Submit your code to Cloud Build.

IMAGE=us-central1-docker.pkg.dev/$PROJECT_ID/$AR_REPO_NAME/gpu-transformers-js
gcloud builds submit --tag $IMAGE

Next, deploy to Cloud Run

gcloud beta run deploy transformers-js-codelab \
 --image=$IMAGE \
 --cpu 8 --memory 32Gi \
 --gpu=1 --no-cpu-throttling --gpu-type nvidia-l4 \
 --allow-unauthenticated \
 --region us-central1 \
 --project=$PROJECT_ID \
 --max-instances 1

5. Test the service

You can test the service by running the following:

SERVICE_URL=$(gcloud run services describe transformers-js-codelab --region $REGION --format 'value(status.url)')

curl $SERVICE_URL

and you will see something similar to the following:

[{"generated_text":"A long time ago in a galaxy far far away, there was a beautiful garden.
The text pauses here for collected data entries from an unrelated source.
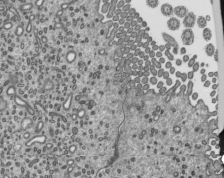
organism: Mouse
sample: Mouse epididymis efferent ductule cilia
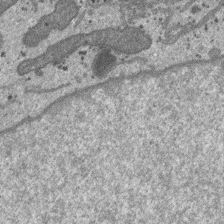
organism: Human
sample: Lung epithelial cells infected with SARS-CoV-2
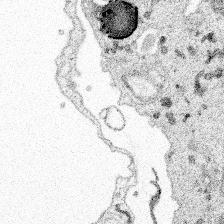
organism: Spongilla lacustris
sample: Multiple
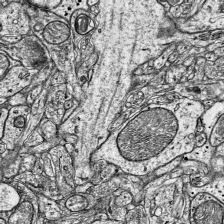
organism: Mouse
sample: Visual Cortex
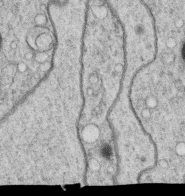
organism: C. elegans
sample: C. elegans oocyte; sperm cells
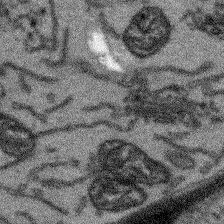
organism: Arabidopsis thaliana
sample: Root tip
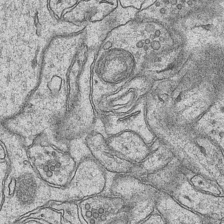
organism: Mouse
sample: CA1 Hippocampus
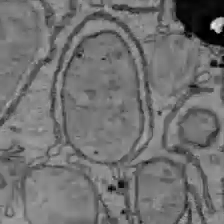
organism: C57BL Mouse
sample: Liver
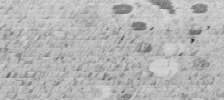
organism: C. elegans
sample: C. elegans embryo early stage
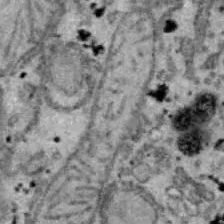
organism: Mouse
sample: Liver from an obese (ob/ob) mouse
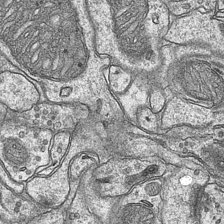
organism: Mouse
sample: CA1 Hippocampus
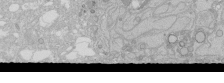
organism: Human
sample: Caco-2 cells
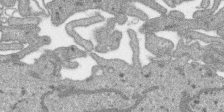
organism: Human
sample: Lung epithelial cells infected with SARS-CoV-2
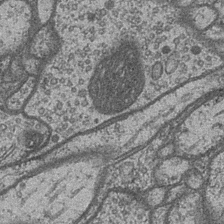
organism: Drosophila
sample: Optic medulla
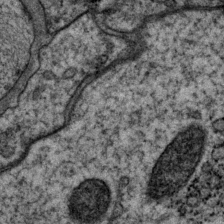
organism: P. pacificus
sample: Pharynx
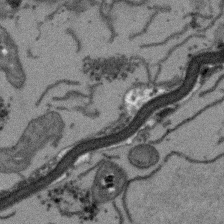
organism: Arabidopsis thaliana
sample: Root tip
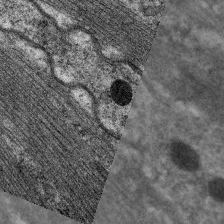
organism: C. elegans
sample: Pharynx
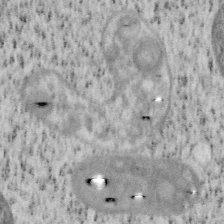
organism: Mouse
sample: OT-I killer T cells with ID8 ovarian cancer cells
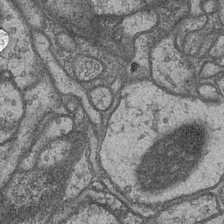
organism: Drosophila
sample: Optic medulla
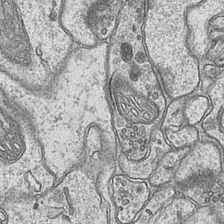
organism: Mouse
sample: CA1 Hippocampus
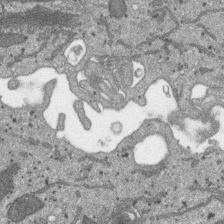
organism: Human
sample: Lung epithelial cells infected with SARS-CoV-2
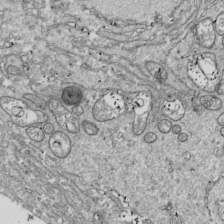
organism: Drosophila
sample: Cell division; meiosis; drosophila spermatocytes

Every day, the little girl would go to the garden and look at the flowers. She loved the garden so much that she would come back every day to visit it.\nOne day, the little girl was walking through"}]

6. Congratulations!

Congratulations for completing the codelab!

We recommend reviewing the documentation on Cloud Run GPUs.

What we've covered

  • How to run an app using Transformers.js on Cloud Run using GPUs

7. Clean up

To avoid inadvertent charges, (for example, if the Cloud Run services are inadvertently invoked more times than your monthly Cloud Run invokement allocation in the free tier), you can either delete the Cloud Run or delete the project you created in Step 2.

To delete the Cloud Run service, go to the Cloud Run Cloud Console at https://console.cloud.google.com/run and delete the transformers-js-codelab service.

If you choose to delete the entire project, you can go to https://console.cloud.google.com/cloud-resource-manager, select the project you created in Step 2, and choose Delete. If you delete the project, you'll need to change projects in your Cloud SDK. You can view the list of all available projects by running gcloud projects list.